Member of the Iowa House of Representatives from the 93rd district
- In office January 12, 1953 – January 8, 1961

Personal details
- Born: Charles R. Burtch July 2, 1893 Osage, Iowa, U.S.
- Died: November 12, 1972 (aged 79) Osage, Iowa, U.S.
- Party: Republican
- Spouse: Ruth Forward ​(m. 1923)​
- Children: 3
- Occupation: Politician, farmer

Military service
- Allegiance: United States
- Battles/wars: World War I

= Charles Burtch =

American politician (1893–1972)

Charles R. Burtch (July 2, 1893 – November 12, 1972) was an American politician.

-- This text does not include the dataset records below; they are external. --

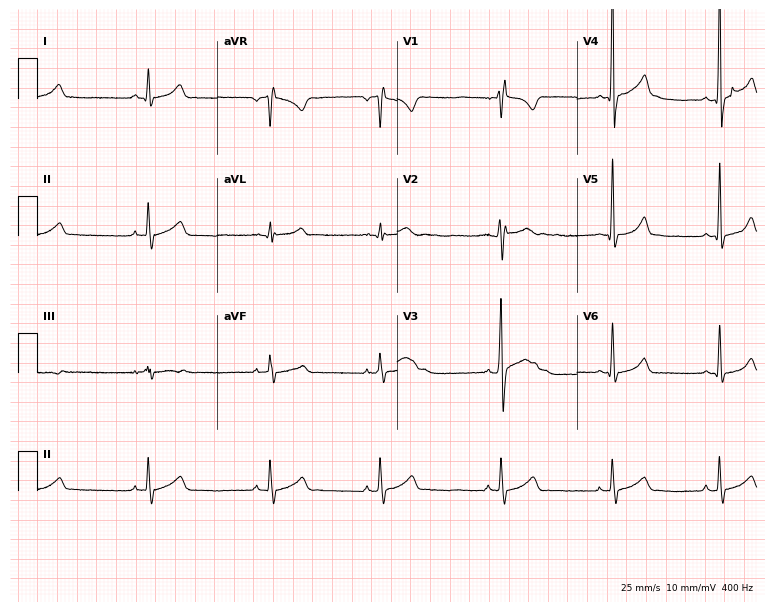
12-lead ECG from a male patient, 20 years old. Screened for six findings — first-degree AV block, right bundle branch block, left bundle branch block, sinus bradycardia, atrial fibrillation, sinus tachycardia — none is recorded.
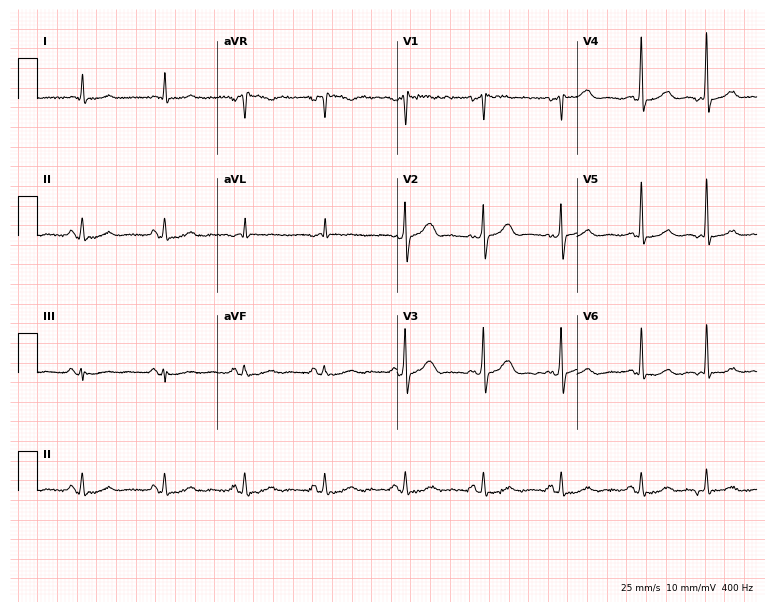
Standard 12-lead ECG recorded from a man, 66 years old (7.3-second recording at 400 Hz). None of these six findings is recorded: first-degree AV block, right bundle branch block, left bundle branch block, sinus bradycardia, atrial fibrillation, sinus tachycardia. Only these six findings were labelled.
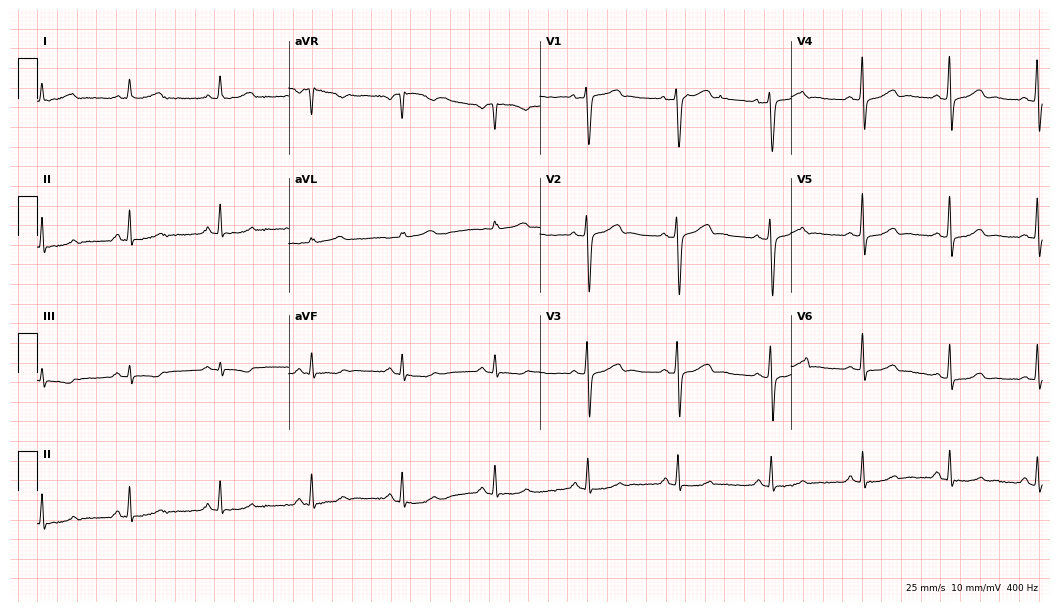
Electrocardiogram (10.2-second recording at 400 Hz), a female, 43 years old. Overall reading on record: normal ECG.
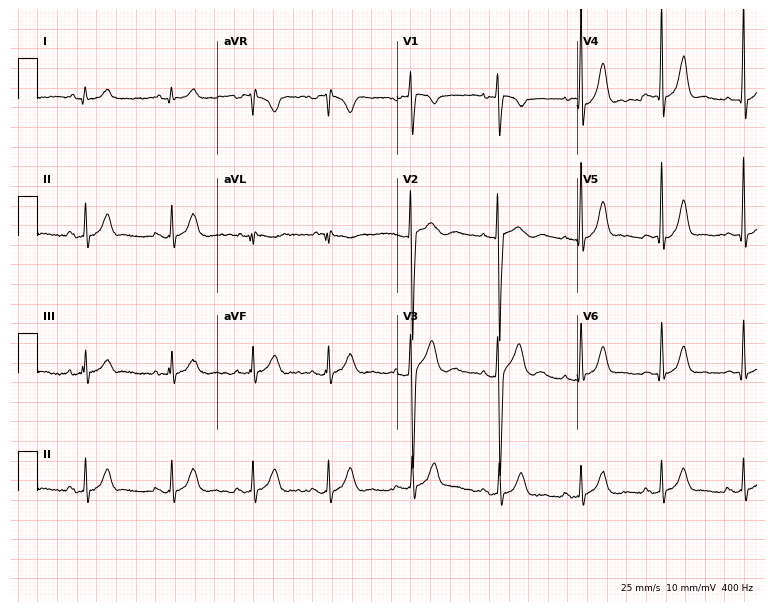
Electrocardiogram (7.3-second recording at 400 Hz), a male patient, 19 years old. Overall reading on record: normal ECG.
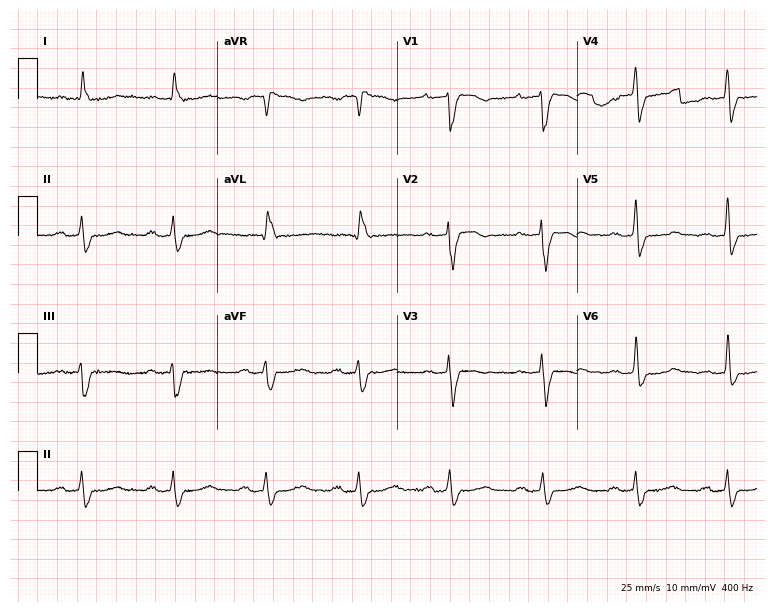
ECG — a female patient, 80 years old. Findings include first-degree AV block, left bundle branch block.
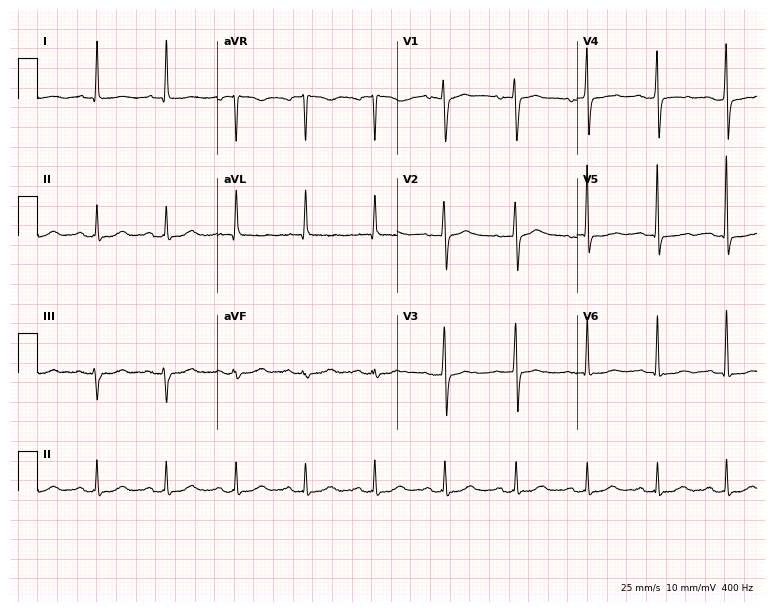
Resting 12-lead electrocardiogram (7.3-second recording at 400 Hz). Patient: a female, 59 years old. None of these six findings is recorded: first-degree AV block, right bundle branch block, left bundle branch block, sinus bradycardia, atrial fibrillation, sinus tachycardia.

Charles Burtch was an Osage, Iowa native, born to parents Adoniram Judson and Adelia Robertson Burtch on July 2, 1893. After graduating from his hometown Osage High School in 1912, Burtch worked as a rural schoolteacher the following year, then became a farmer. He served in World War I with Company G of the 129th Infantry, 33rd Division, seeing action at the Second Battle of the Somme and in the Meuse–Argonne offensive during the final year of the conflict. Burtch returned to his family farm after the war, and married Ruth Forward on December 23, 1923. The couple raised three daughters.

Burtch was a school director, township assessor, and treasurer of the Mitchell County branch of the Farm Bureau before winning election to the Iowa House of Representatives. He served as a Republican legislator for District 93 for four terms, from January 12, 1953, to January 8, 1961.

Burtch died on November 21, 1972, at Mitchell County Memorial Hospital in Osage.